António Cotrim / Lusa

O PCP propôs e esta quinta-feira o parlamento recomendou que seja oferecido um exemplar da Constituição aos alunos a partir dos 12 anos, do 3.º ciclo do ensino básico ao secundário, para assinalar os 45 anos da Lei Fundamental.

A proposta de oferta, pelo parlamento, de um exemplar da Constituição da República Portuguesa foi feita pela bancada comunista num projeto de resolução apresentado em 1 de abril, véspera da data em que a lei foi aprovada pelos deputados à Assembleia Constituinte, em 2 de abril de 1976.

Na sessão, a Assembleia da República aprovou, por esmagadora maioria, da direita à esquerda, a proposta dos comunistas, que teve apenas a abstenção do deputado da Iniciativa Liberal, João Cotrim Figueiredo, e o voto contra do parlamentar do Chega, André Ventura.

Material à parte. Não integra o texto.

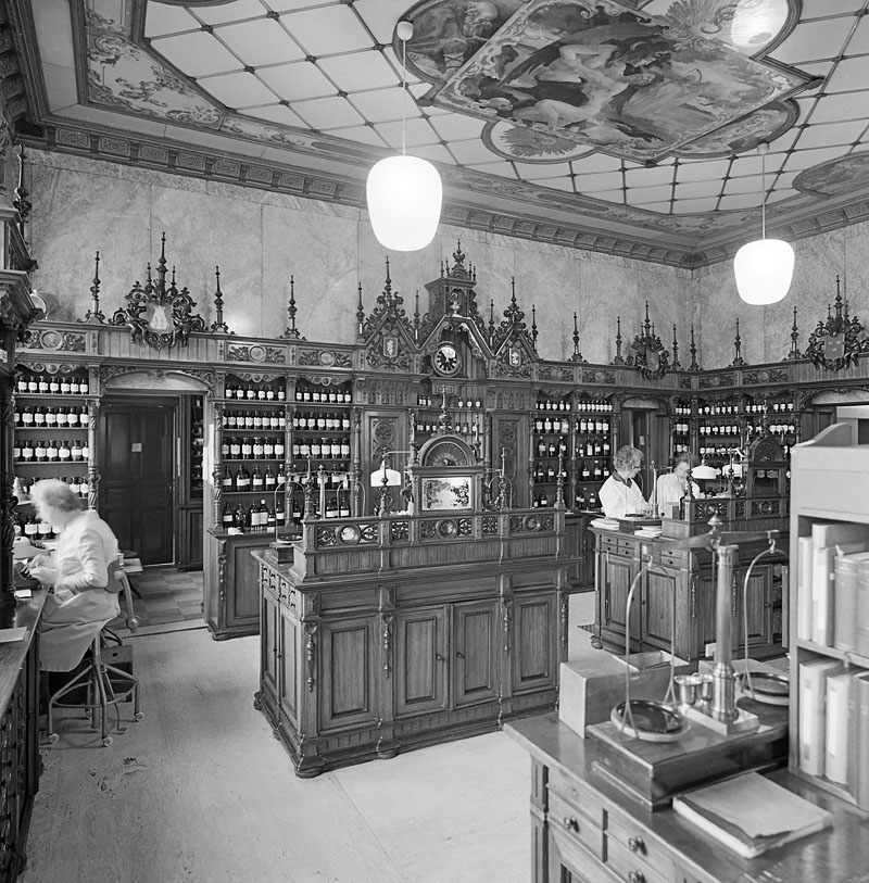 Apoteket Storken, interiör. Kvarteret STYRMANNEN. Storgatan 28. Östermalm.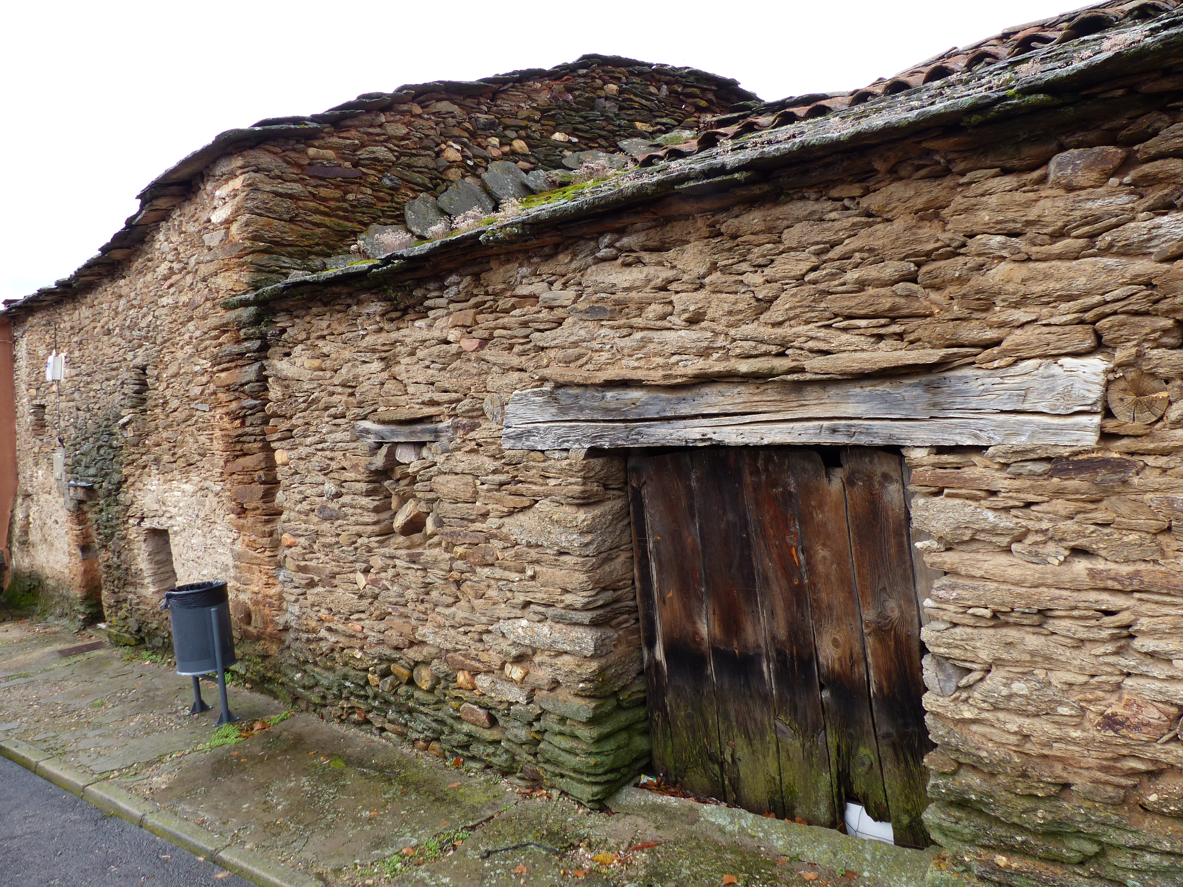 Zarzuela de Jadraque

“Num momento em que surgem forças políticas que põem em causa os valores da democracia, ganha especial importância o conhecimento da Constituição e a atualidade dos seus propósitos garantísticos da dignidade humana e da igualdade de todos na lei e na vida”, justificam os comunistas no texto que é assinado por Jerónimo de Sousa, líder do partido e um dos deputados à Constituinte.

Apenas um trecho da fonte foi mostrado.